To get the min and max last success, we run the following query:
select
min(last_success) as min_last_success,
max(last_success) as max_last_success,
coalesce(count(*), 0) as models
from snowplow_<package>_incremental_manifest
where model in (array_of_snowplow_tagged_enabled_models)
Based on these the model is in one of the four states.
In all states the upper_limit
is limited by the snowplow__backfill_limit_days
variable. This protects against back-fills with many rows causing very long run times.
State 1: First run of the package
If there are no enabled models already in the manifest then we process from the start date up to the backfill limit or now, whichever is older:
lower_limit
: snowplow__start_date
upper_limit
: least(current_tstamp, snowplow__start_date + snowplow__backfill_limit_days)
State 2: New model introduced
If there are enabled models that aren't in the manifest table then a new model tagged with snowplow_<package>_incremental
has been added since the last run; this can happen with a new custom model, or you have enabled some previously disabled custom modules. In this case the package will replay all previously processed events in order to back-fill the new model.
lower_limit
: snowplow__start_date
upper_limit
: least(max_last_success, snowplow__start_date + snowplow__backfill_limit_days)
State 3: Models out of sync
If the min_last_success
is less than the max_last_success
it means the tagged models are out of sync, for example due to a particular model failing to execute successfully during the previous run or as part of catching up on a new model.
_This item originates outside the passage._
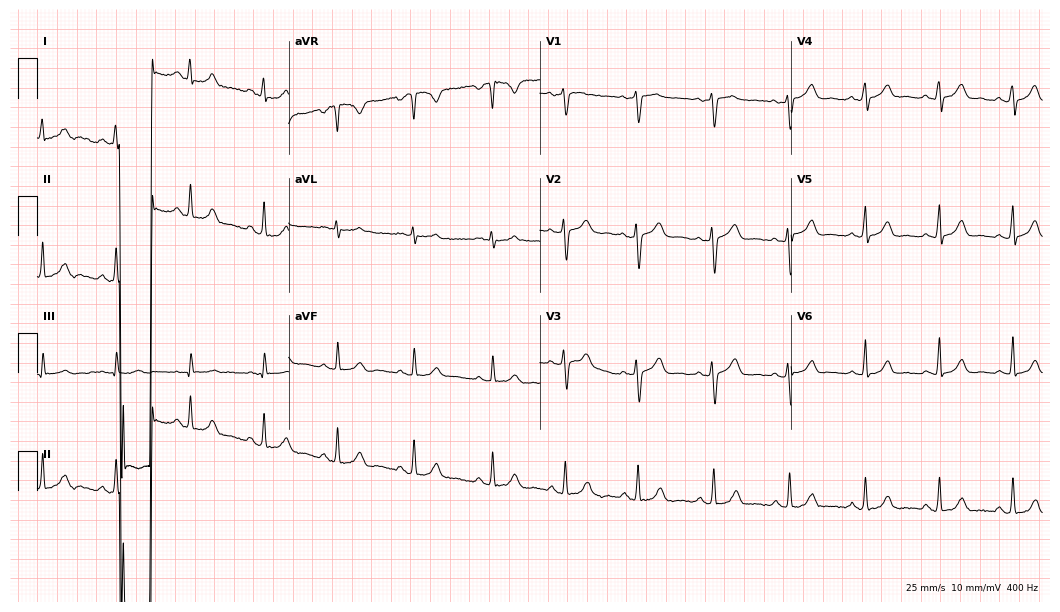
12-lead ECG (10.2-second recording at 400 Hz) from a 34-year-old female. Labelled as a normal ECG.
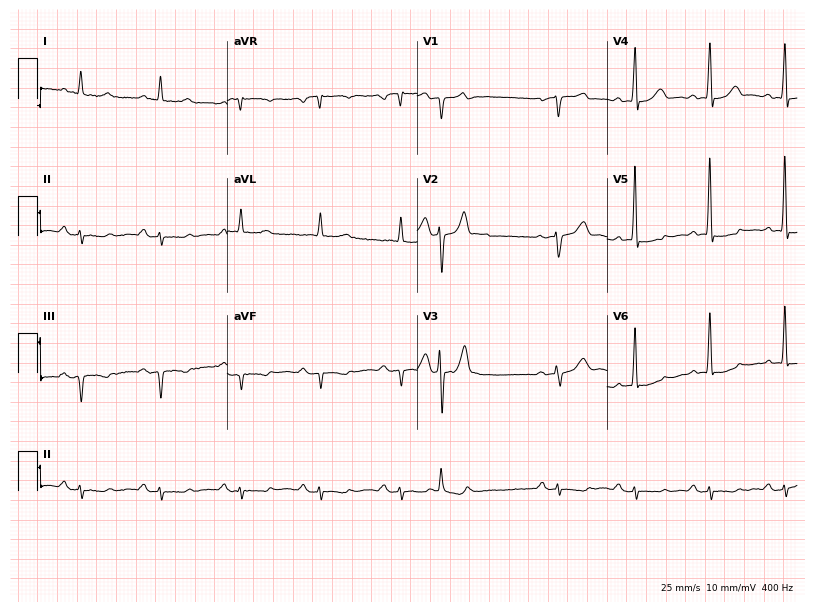
Standard 12-lead ECG recorded from a male patient, 68 years old (7.7-second recording at 400 Hz). None of these six findings is recorded: first-degree AV block, right bundle branch block (RBBB), left bundle branch block (LBBB), sinus bradycardia, atrial fibrillation (AF), sinus tachycardia.

The package will attempt to sync all models as far as your backfill limit will allow.
lower_limit
: min_last_success - snowplow__lookback_window_hours
upper_limit
: least(max_last_success, min_last_success + snowplow__backfill_limit_days)
State 4: Standard run
If none of the above criteria are met, then we consider it a 'standard run' where all models are in sync and we carry on from the last processed event.
lower_limit
: max_last_success - snowplow__lookback_window_hours
upper_limit
: least(current_tstamp, max_last_success + snowplow__backfill_limit_days)
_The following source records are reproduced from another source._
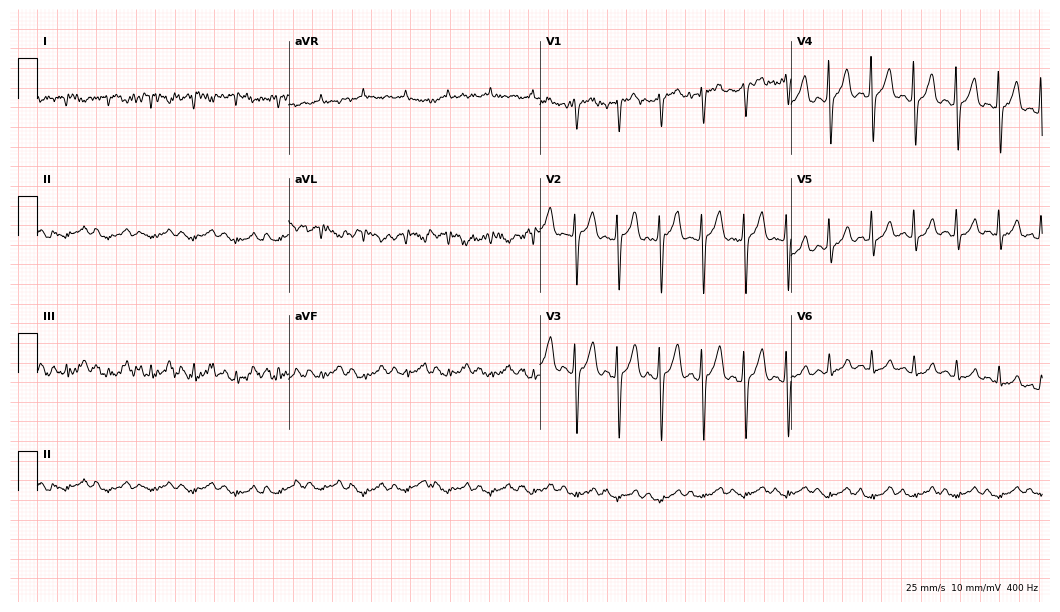
ECG (10.2-second recording at 400 Hz) — a 70-year-old male. Screened for six findings — first-degree AV block, right bundle branch block (RBBB), left bundle branch block (LBBB), sinus bradycardia, atrial fibrillation (AF), sinus tachycardia — none is recorded. Other findings, if any, are not listed.
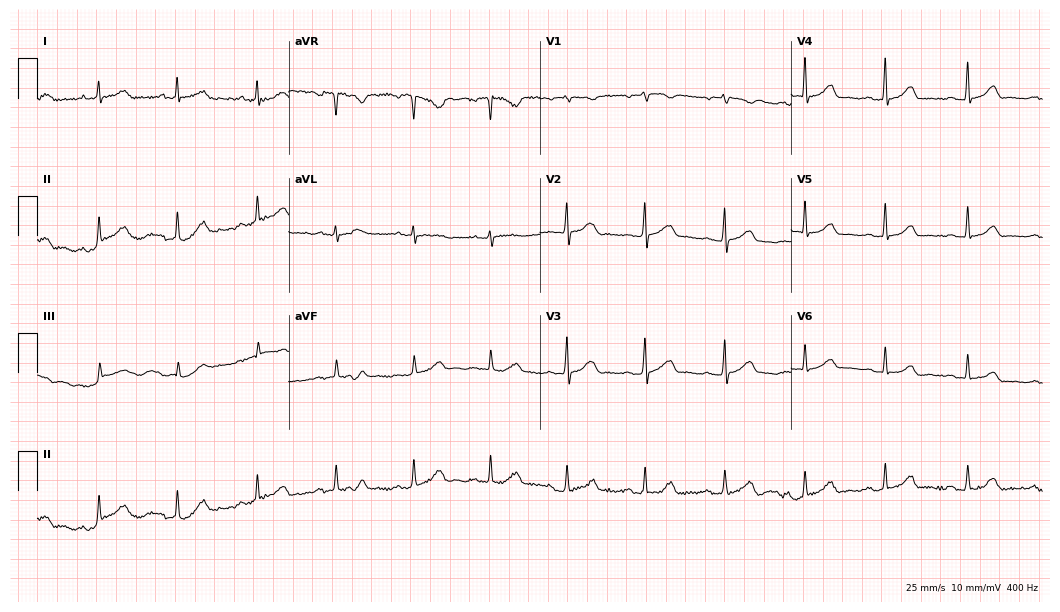
12-lead ECG from a 59-year-old female (10.2-second recording at 400 Hz). No first-degree AV block, right bundle branch block, left bundle branch block, sinus bradycardia, atrial fibrillation or sinus tachycardia recorded for this tracing. Only these six findings were labelled.
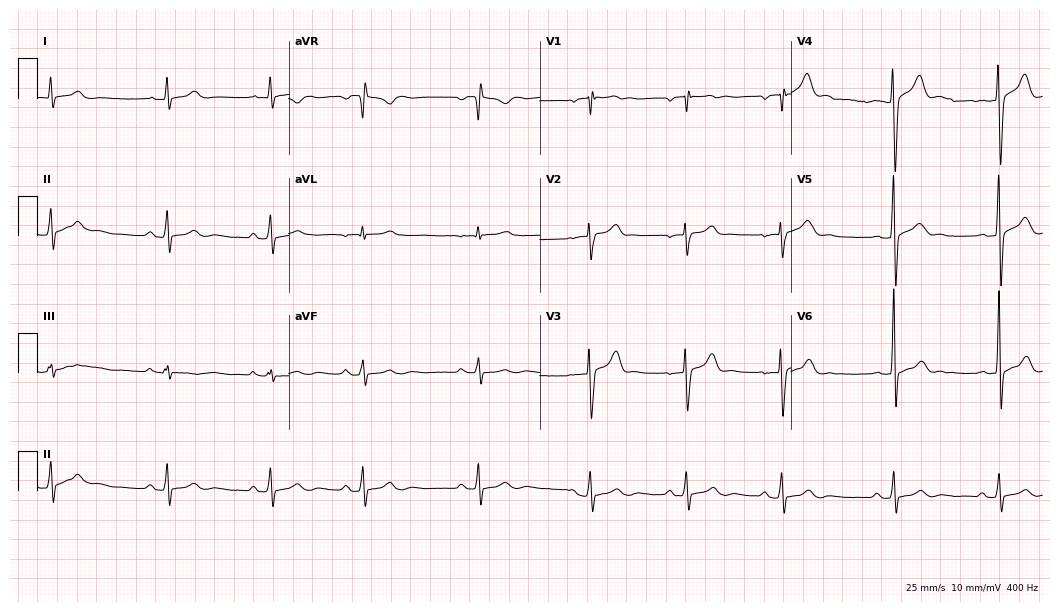
12-lead ECG (10.2-second recording at 400 Hz) from a male, 18 years old. Labelled as a normal ECG.
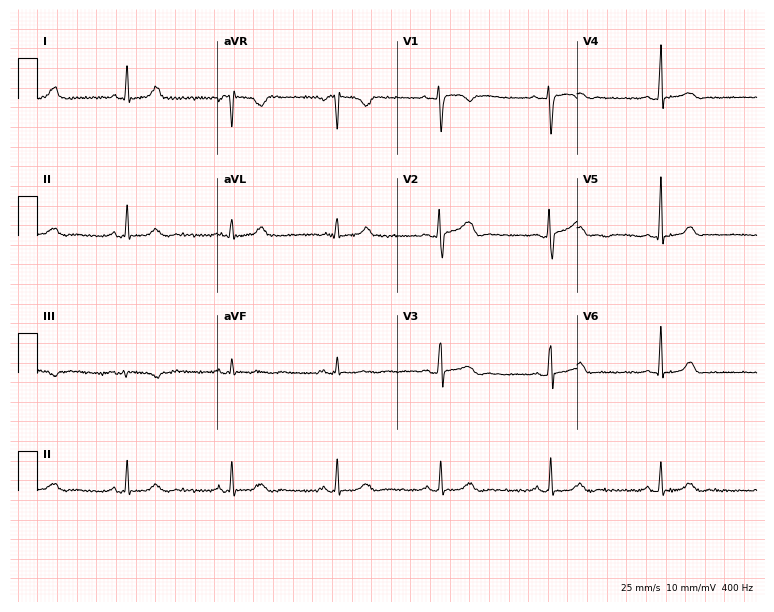
Resting 12-lead electrocardiogram. Patient: a 20-year-old female. Read as a normal ECG.
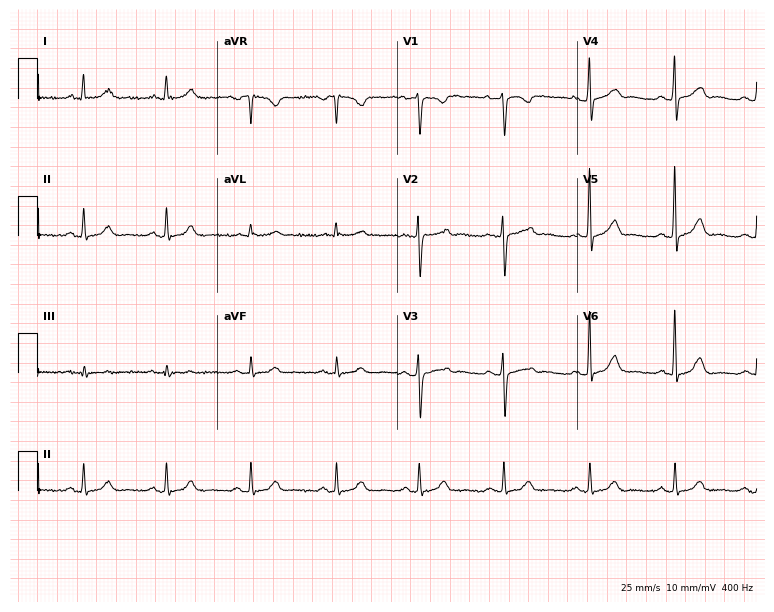
ECG — a 40-year-old female patient. Labelled as a normal ECG.
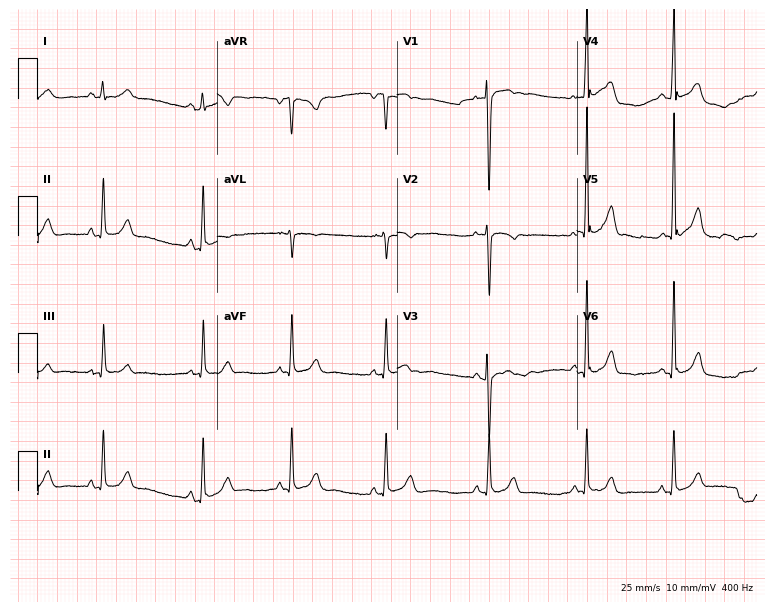
Electrocardiogram (7.3-second recording at 400 Hz), a 17-year-old woman. Overall reading on record: normal ECG.

Remember, this upper and lower limit is only used to identify which events are considered to get the session identifiers for the run, additional events outside this date range may be included to ensure that full sessions are processed. See late arriving data for more information.
How to identify the current state
If you want to check the current state of a model, run the snowplow_<package>_base_new_event_limits
model. This will log the current state to the CLI while causing no disruption to the incremental processing of events. You will also see this in the logs of any incremental run.
dbt run --select snowplow_<package>_base_new_event_limits
...
00:26:29 + Snowplow: Standard incremental run
00:26:29 + Snowplow: Processing data between 2021-01-05 17:59:32 and 2021-01-07 23:59:32
- State 1:
Snowplow: No data in manifest. Processing data from start_date
- State 2:
Snowplow: New Snowplow incremental model. Backfilling
- State 3:
Snowplow: Snowplow incremental models out of sync. Syncing
- State 4:
Snowplow: Standard incremental run
In all states, although much more likely in state 1, it is possible that a run finds no incremental data to process. In this case you will see a warning in the logs of the form Snowplow Warning: No data in <table> for date range from variables, please modify your run variables to include data if this is not expected.
. In this case you should increase your start date if no runs have completed, or increase your backfill limit days if there is a gap in your data before the next records.
In reality, the events in your events this run table will have a wider range of timestamps than those calculated here. For more details see the full run calculation page.